In July 1988, Universal II failed, and FSLIC, again appointed receiver, became the holder and owner of these promissory notes and mortgages. FSLIC removed the quiet title action to federal court. Upon the parties' agreement that judgment would be rendered on the stipulated facts, the district court rejected Grady Properties' contention that Oklahoma law recognized the validity of its offset which was concluded in November 1987, long before FSLIC was appointed receiver of Universal II. Recognizing that Scott v. Armstrong, 146 U.S. 499, 13 S.Ct. 148, 36 L.Ed. 1059 (1892), and its progeny circumscribe an area of permissible equitable setoffs, the district court, however, concluded the setoff in this case represented an impermissible preference under the National Bank Act, 12 U.S.C. Sec. 1729.4 Unlike the offset in Scott, in which there was an agreement presumed from the arrangement between the two banks, the district court observed, this setoff was based on two separate and unrelated commercial transactions and completed without any agreement with the savings and loan. Indeed, when the setoff was tendered, Universal II rejected it. Thus, the district court ordered Grady Properties to line up with other general creditors of a failed financial institution to seek its pro rata distribution for the accounts receivable. In turn, FSLIC was permitted to accelerate the promissory notes and take other steps necessary to protect and augment the receiver's estate.

Grady Properties now urges the district court erred in finding the offset lacked the requisite mutuality to align this case with Scott and remove it from the scheme mandated by the National Bank Act.5 To support this position, Grady Properties characterizes putting the mortgages "in place" with the accounts receivable as the functional equivalent of mutuality. This unilateral act of matching the mortgages to the accounts receivable occurred in November 1987, well before the creation of the receivership, Grady Properties emphasizes. Thus, Grady Properties contends, the National Bank Act does not even apply. However, if it did, Grady Properties adds, the timing of the offset would not defeat its validity under Scott's equitable analysis. Grady Properties relies on FDIC v. Mademoiselle of Cal., 379 F.2d 660 (9th Cir.1967).

Our review of the district court's judgment on stipulated facts is plenary. McMahon v. McDowell, 794 F.2d 100 (3d Cir.), cert. denied, 479 U.S. 971, 107 S.Ct. 473, 93 L.Ed.2d 417 (1986). We conclude the court correctly characterized the facts and properly interpreted the National Bank Act.

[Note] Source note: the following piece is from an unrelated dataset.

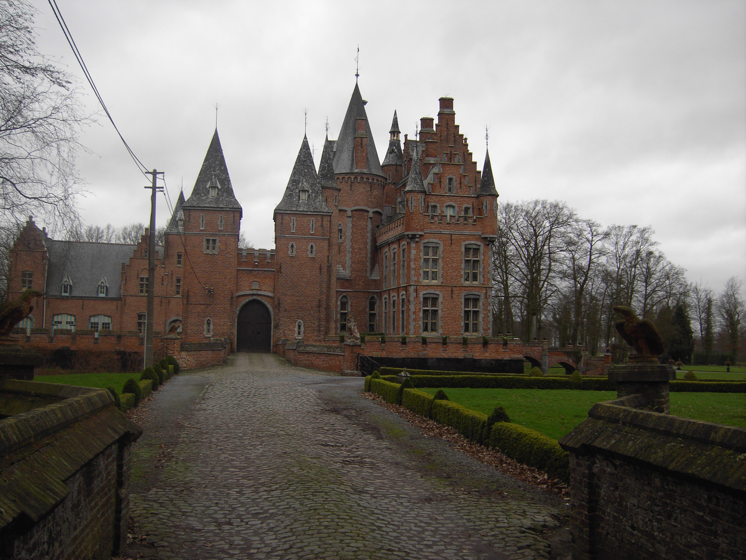 Lovendegem - Kasteel Dons de Lovendegem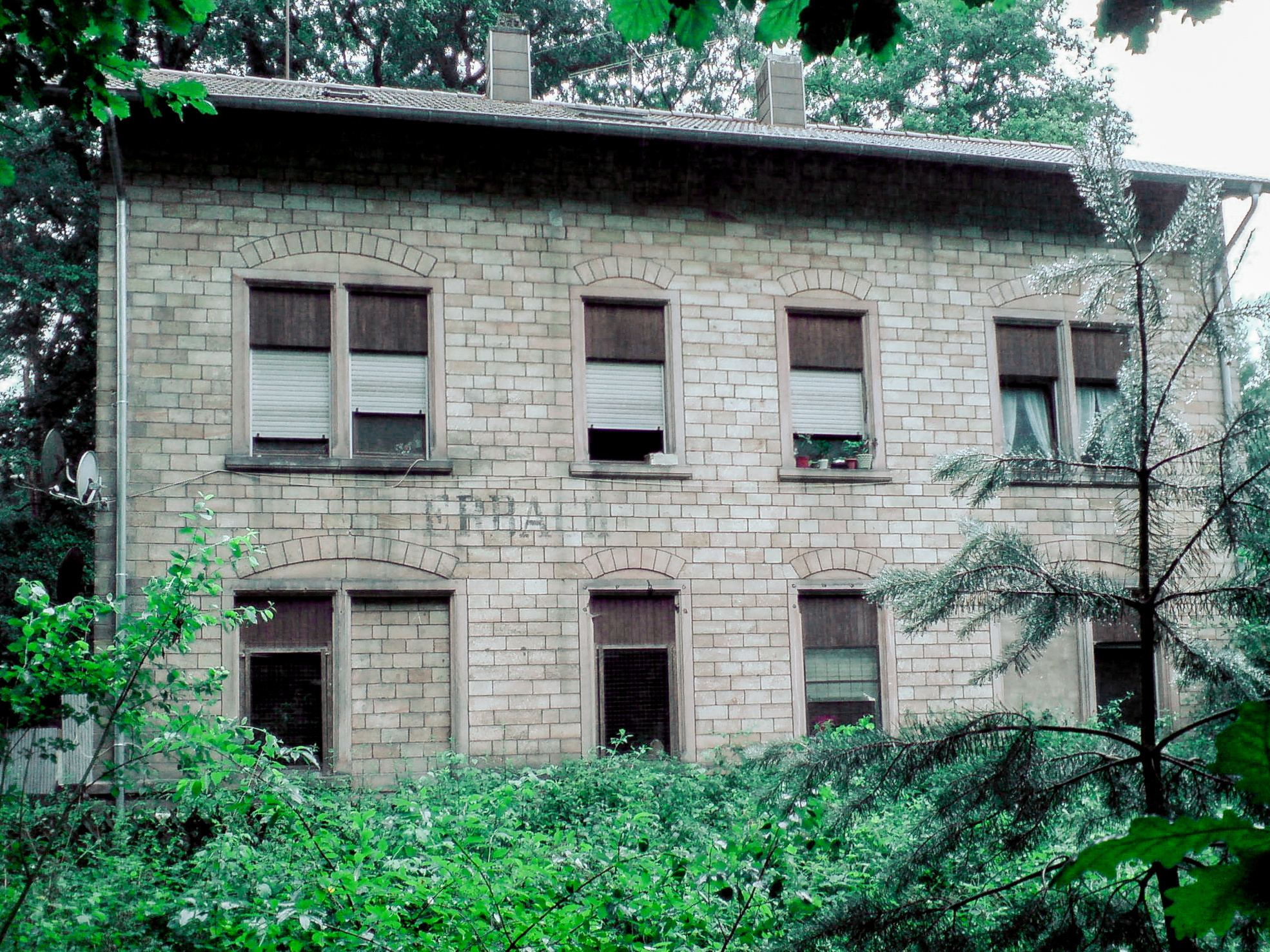 Der Erbacher Bahnhof an der Glantalbahn in Homburg Saar vom Bahnsteig aus gesehen Heute Sitz des Tierheim Homburg

A general rule is provided in Scott v. Armstrong, 146 U.S. at 499, 13 S.Ct. at 148, which permits an offset within the context of the insolvency of a national bank. See 7 Michie on Banks and Banking, ch. 15, Sec. 240 (1989). In that case, Fidelity Bank loaned the Farmer's Bank a sum of money with the arrangement that the money borrowed would be placed to the credit of Farmers' Bank on the books of Fidelity. When Fidelity Bank was declared insolvent, the undrawn balance was setoff against the note. The Court held the setoff was not a preference forbidden by national banking law because of the clear evidence the underlying agreement contemplated a mutual transaction. "By mutual credit, in the sense in which the terms are here used, we are to understand, a knowledge on both sides of an existing debt due to one party, and a credit by the other party, founded on, and trusting to such debt, as a means of discharging it." Id. at 507, 13 S.Ct. at 150.